EXERCISE REQUIREMENTS: Starting at the first entry below, repeat all the data word for word and drop the pictures.

========================================================================

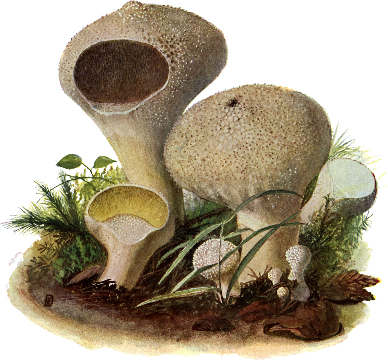 Flaschen-Bovist, Lycoperdon gemmatum. Eßbar (jung).
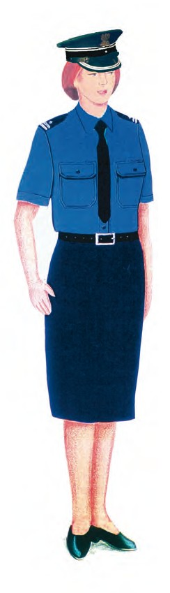 Ubiór służbowy SG funkcjonariuszy noszących umundurowanie SP z koszulą koloru niebieskiego, krawatem, spódnicą i czapką garnizonową.
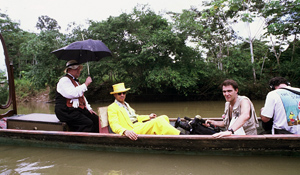 Kid Créole
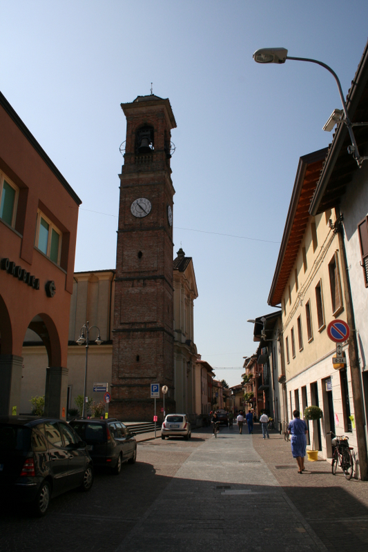 Bariano BG, la torre
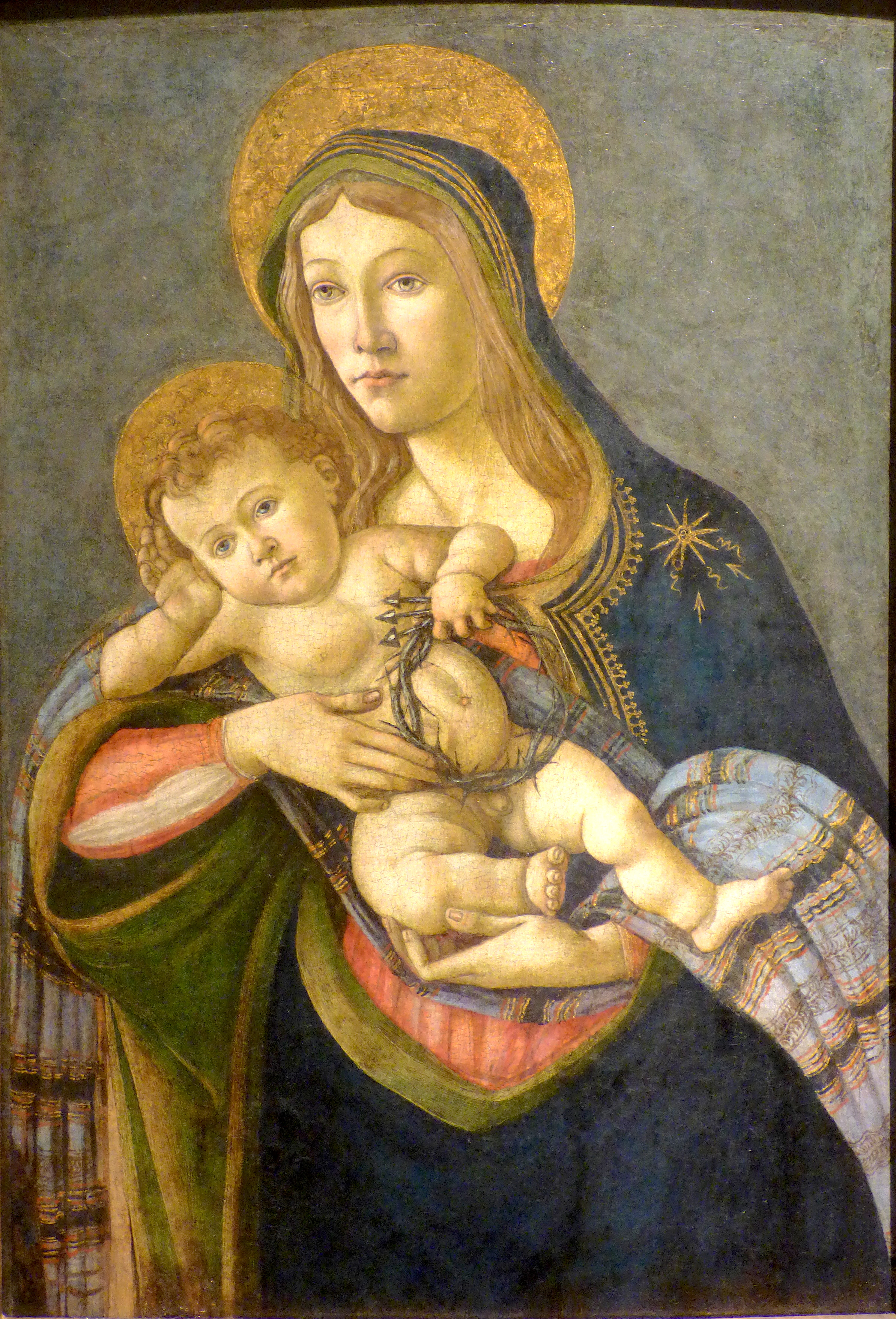 La Virgen y el Niño con la corona de espinas y tres clavos, ubicada en el Museo Soumaya.

========================================================================

EXERCISE RESULT:
 Flaschen-Bovist, Lycoperdon gemmatum. Eßbar (jung).
 Ubiór służbowy SG funkcjonariuszy noszących umundurowanie SP z koszulą koloru niebieskiego, krawatem, spódnicą i czapką garnizonową.
 Kid Créole
 Bariano BG, la torre
 La Virgen y el Niño con la corona de espinas y tres clavos, ubicada en el Museo Soumaya.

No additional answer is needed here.